### Supplied data
= = =

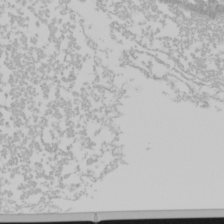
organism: Mouse
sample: Cancer cell death in ED-1 cells
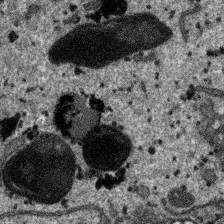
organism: Human
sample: Lung epithelial cells infected with SARS-CoV-2
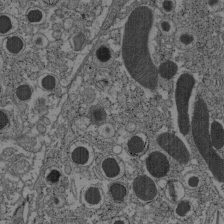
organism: C57BL Mouse
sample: Pancreatic islet
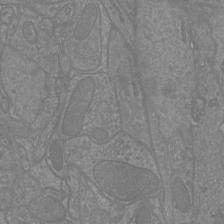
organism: Mouse
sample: Cortical neurons
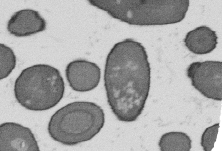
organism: B. subtilis
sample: Bacterial spore
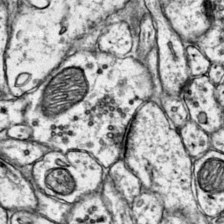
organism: Mouse
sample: Primary visual cortex
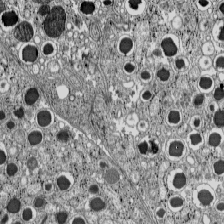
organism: C57BL Mouse
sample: Pancreatic islet
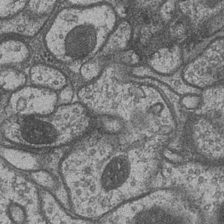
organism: Drosophila
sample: Optic medulla
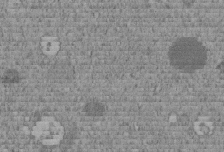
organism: C. elegans
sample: C. elegans embryo early stage
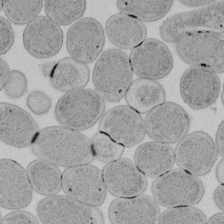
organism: E. coli
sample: Bacterial nucleoid
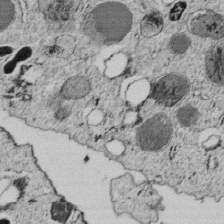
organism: C. elegans
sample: C. elegans embryo early stage
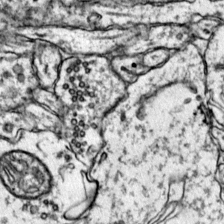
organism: Mouse
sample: Primary visual cortex
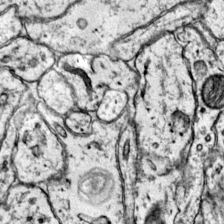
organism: Mouse
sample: Primary visual cortex
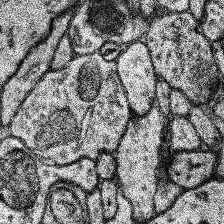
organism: Human
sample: Temporal Lobe
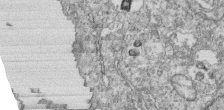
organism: Human
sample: HeLa cell HIV synapse
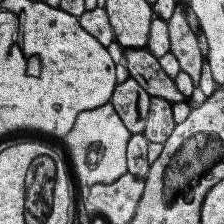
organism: Human
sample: Temporal Lobe
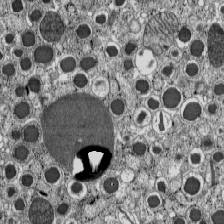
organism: C57BL Mouse
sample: Pancreatic islet
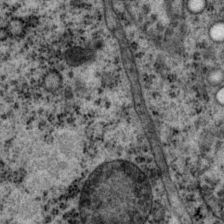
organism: P. pacificus
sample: Pharynx
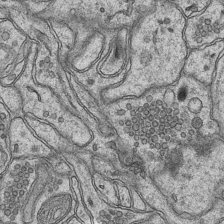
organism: Mouse
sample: CA1 Hippocampus
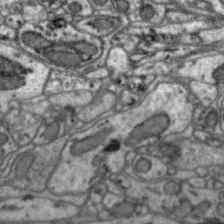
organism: Zebra finch
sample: Brain
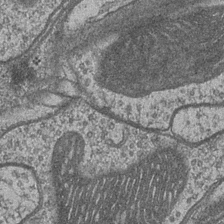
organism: Drosophila
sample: Optic medulla
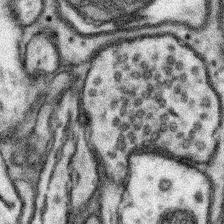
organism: Mouse
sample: Somatosensory cortex neuropil
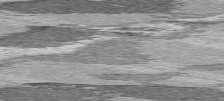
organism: C57BL Mouse
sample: Heart
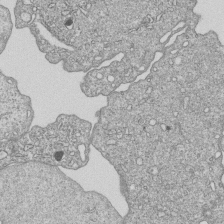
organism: Human
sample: MDA-MB-231 cells
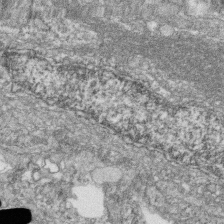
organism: Zebrafish
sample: Cilia; retinal pigment epithelium
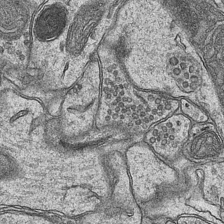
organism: Mouse
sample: CA1 Hippocampus
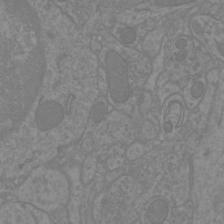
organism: Mouse
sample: Cortical neurons
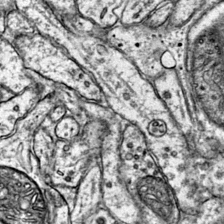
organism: Mouse
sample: Primary visual cortex
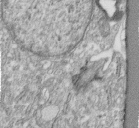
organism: Human
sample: Centriole in fibroblast cells
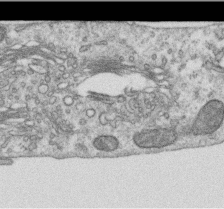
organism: Human
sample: Centriole in RPE cells
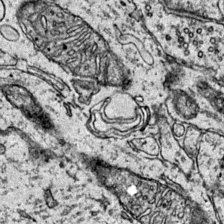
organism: Mouse
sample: Primary visual cortex
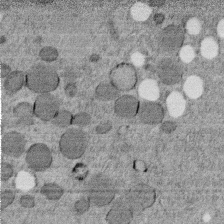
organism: C. elegans
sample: C. elegans embryo early stage
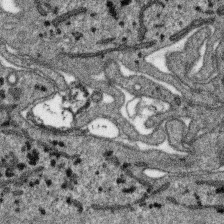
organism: Human
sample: Lung epithelial cells infected with SARS-CoV-2
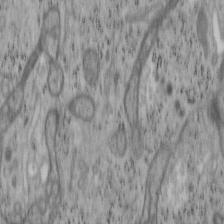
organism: Human
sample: HeLa cells
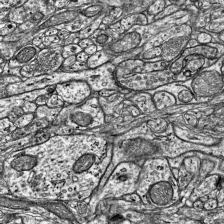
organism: Mouse
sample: Visual Cortex
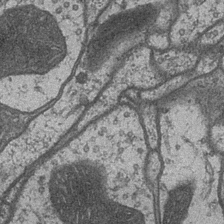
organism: Drosophila
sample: Optic medulla
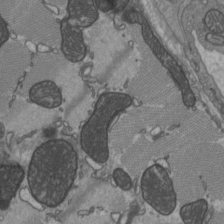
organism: C57BL Mouse
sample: Heart
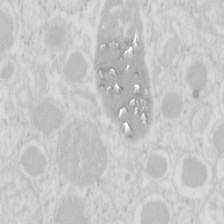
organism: Mouse
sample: Pancreas
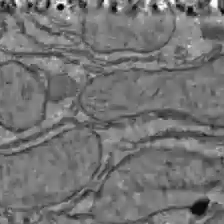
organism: C57BL Mouse
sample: Liver
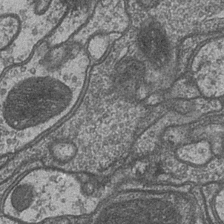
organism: Drosophila
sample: Optic medulla
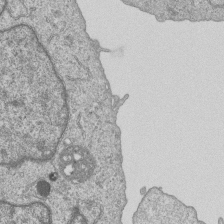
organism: Human
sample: MDA-MB-231 cells
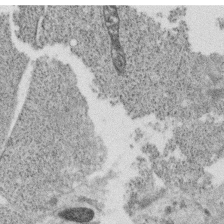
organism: C. elegans
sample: C. elegans oocyte; sperm cells
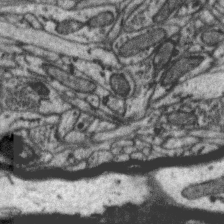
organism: Zebra finch
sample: Brain
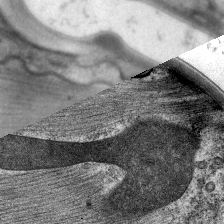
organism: C. elegans
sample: Pharynx
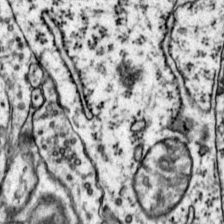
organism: Mouse
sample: Primary visual cortex
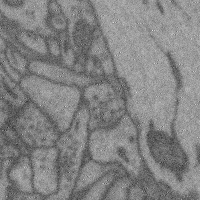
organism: Mouse
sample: Cerebral cortex
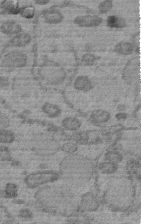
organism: C. elegans
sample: C. elegans embryo early stage
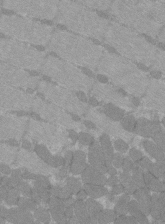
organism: C57BL Mouse
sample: Tibialis anterior muscle cell
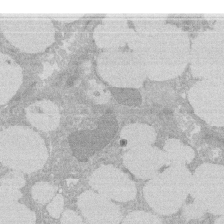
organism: Rat
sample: Salivary granule
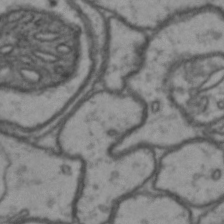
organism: Drosophila
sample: Brain
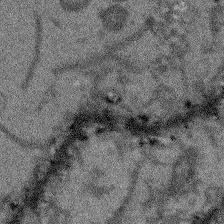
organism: Arabidopsis thaliana
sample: Root tip
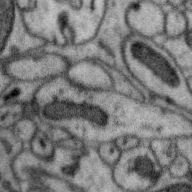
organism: Zebra finch
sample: Brain
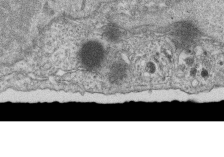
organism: Human
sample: HeLa cell HIV synapse
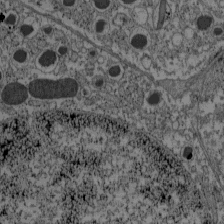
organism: C57BL Mouse
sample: Pancreatic islet

= = =

### Description of the task
The reply must consist of the records, repeated exactly, minus any images.

### Solution to this problem
organism: Mouse
sample: Cancer cell death in ED-1 cells
organism: Human
sample: Lung epithelial cells infected with SARS-CoV-2
organism: C57BL Mouse
sample: Pancreatic islet
organism: Mouse
sample: Cortical neurons
organism: B. subtilis
sample: Bacterial spore
organism: Mouse
sample: Primary visual cortex
organism: C57BL Mouse
sample: Pancreatic islet
organism: Drosophila
sample: Optic medulla
organism: C. elegans
sample: C. elegans embryo early stage
organism: E. coli
sample: Bacterial nucleoid
organism: C. elegans
sample: C. elegans embryo early stage
organism: Mouse
sample: Primary visual cortex
organism: Mouse
sample: Primary visual cortex
organism: Human
sample: Temporal Lobe
organism: Human
sample: HeLa cell HIV synapse
organism: Human
sample: Temporal Lobe
organism: C57BL Mouse
sample: Pancreatic islet
organism: P. pacificus
sample: Pharynx
organism: Mouse
sample: CA1 Hippocampus
organism: Zebra finch
sample: Brain
organism: Drosophila
sample: Optic medulla
organism: Mouse
sample: Somatosensory cortex neuropil
organism: C57BL Mouse
sample: Heart
organism: Human
sample: MDA-MB-231 cells
organism: Zebrafish
sample: Cilia; retinal pigment epithelium
organism: Mouse
sample: CA1 Hippocampus
organism: Mouse
sample: Cortical neurons
organism: Mouse
sample: Primary visual cortex
organism: Human
sample: Centriole in fibroblast cells
organism: Human
sample: Centriole in RPE cells
organism: Mouse
sample: Primary visual cortex
organism: C. elegans
sample: C. elegans embryo early stage
organism: Human
sample: Lung epithelial cells infected with SARS-CoV-2
organism: Human
sample: HeLa cells
organism: Mouse
sample: Visual Cortex
organism: Drosophila
sample: Optic medulla
organism: C57BL Mouse
sample: Heart
organism: Mouse
sample: Pancreas
organism: C57BL Mouse
sample: Liver
organism: Drosophila
sample: Optic medulla
organism: Human
sample: MDA-MB-231 cells
organism: C. elegans
sample: C. elegans oocyte; sperm cells
organism: Zebra finch
sample: Brain
organism: C. elegans
sample: Pharynx
organism: Mouse
sample: Primary visual cortex
organism: Mouse
sample: Cerebral cortex
organism: C. elegans
sample: C. elegans embryo early stage
organism: C57BL Mouse
sample: Tibialis anterior muscle cell
organism: Rat
sample: Salivary granule
organism: Drosophila
sample: Brain
organism: Arabidopsis thaliana
sample: Root tip
organism: Zebra finch
sample: Brain
organism: Human
sample: HeLa cell HIV synapse
organism: C57BL Mouse
sample: Pancreatic islet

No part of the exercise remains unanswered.